[Stored records]
>>>>>

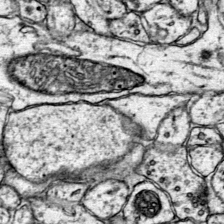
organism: Mouse
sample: Primary visual cortex
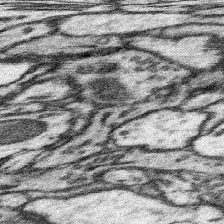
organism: Mouse
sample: Somatosensory cortex neuropil
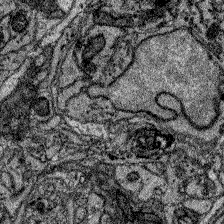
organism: Zebrafish
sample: Larval olfactory bulb
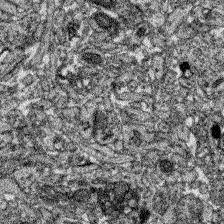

<<<<<

What to do:
The entries are to be transcribed word for word, without their images.

Written answer:
organism: Mouse
sample: Primary visual cortex
organism: Mouse
sample: Somatosensory cortex neuropil
organism: Zebrafish
sample: Larval olfactory bulb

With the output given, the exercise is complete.